◆ SOURCE DATA ◆
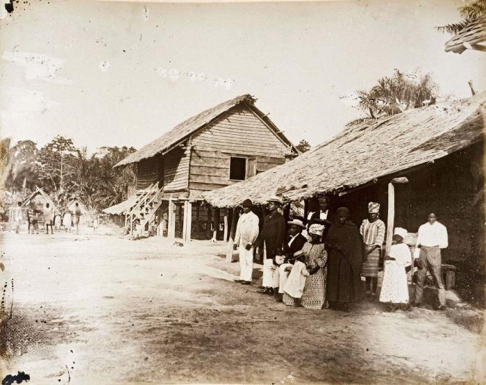 Foto. Gaaman (Graman) Noah Adrai Vroomhart was van de Matawai. Hij regeerde van 1870-1893. In december 2008 hebben de Matawai die in Tilburg wonen, een replica van een stoel die door Graman Vroomhart aan het Museum voor Volkenkunde in Herrnhut was geschonken, teruggebracht naar Suriname. . Granman Adrai Vroomhart in zijn dorp
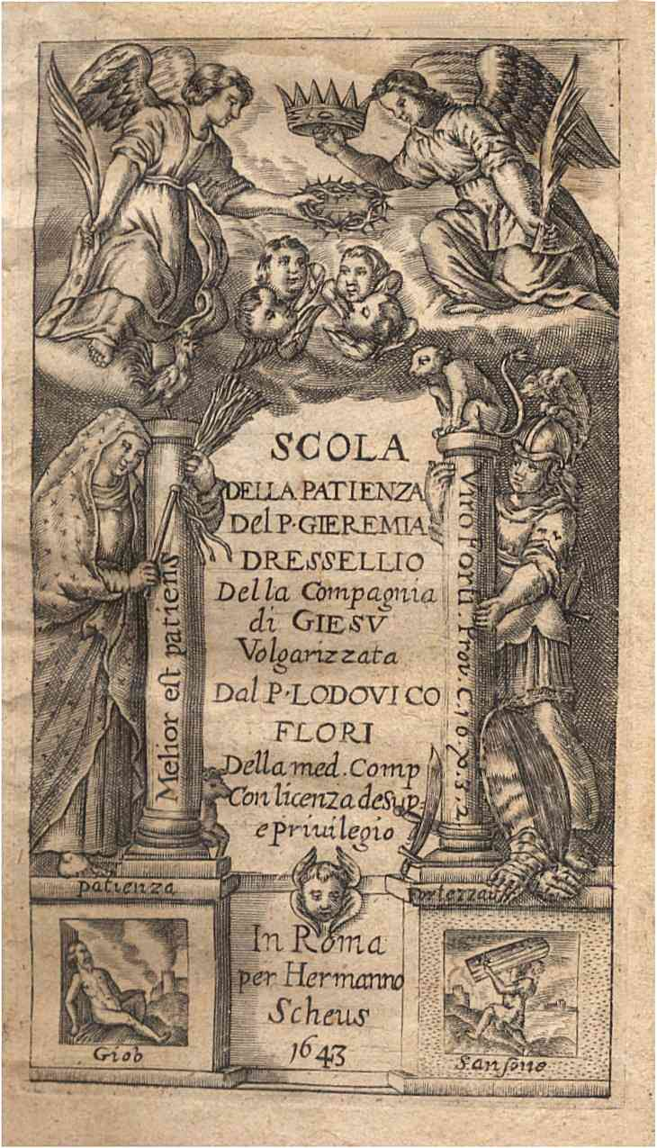 Frontespizio del libro Scola della Patienza del P. Gieremia Dressellio della Compagnia di Giesù volgarizzata dal P. Lodovico Flori della med. Comp. con licenza de Sup. e privilegio in Roma per Hermanno Scheus 1643
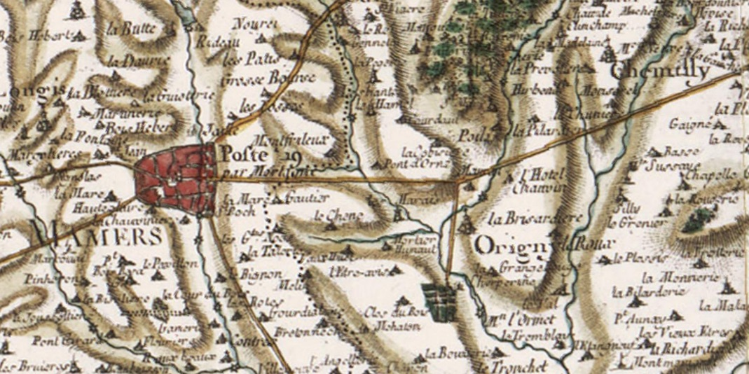 Extrait de la carte de Cassini centrée sur Origny-le-Roux et le château de Chèreperrine ( actuel département de l'Orne)
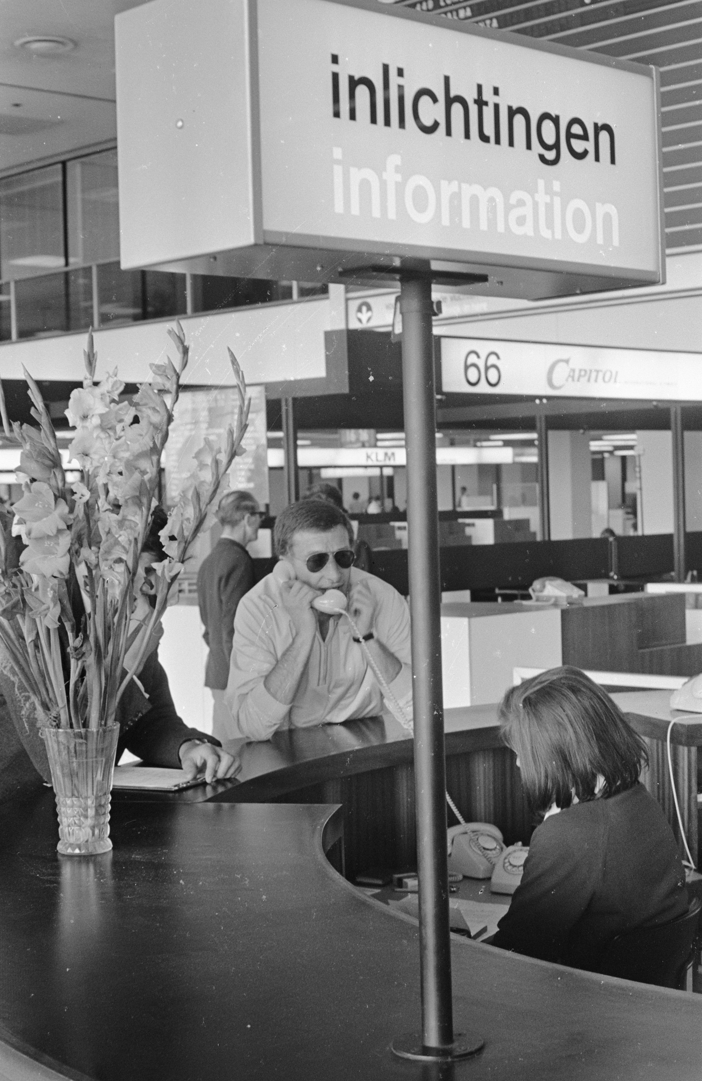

◆ EXERCISE ◆
Only the lines from the one with "Frontespizio del libro" to the last line of the listing, inclusive, are to be set down, exactly as they stand and without pictures.

◆ EXERCISE ANSWER ◆
 Frontespizio del libro Scola della Patienza del P. Gieremia Dressellio della Compagnia di Giesù volgarizzata dal P. Lodovico Flori della med. Comp. con licenza de Sup. e privilegio in Roma per Hermanno Scheus 1643
 Extrait de la carte de Cassini centrée sur Origny-le-Roux et le château de Chèreperrine ( actuel département de l'Orne)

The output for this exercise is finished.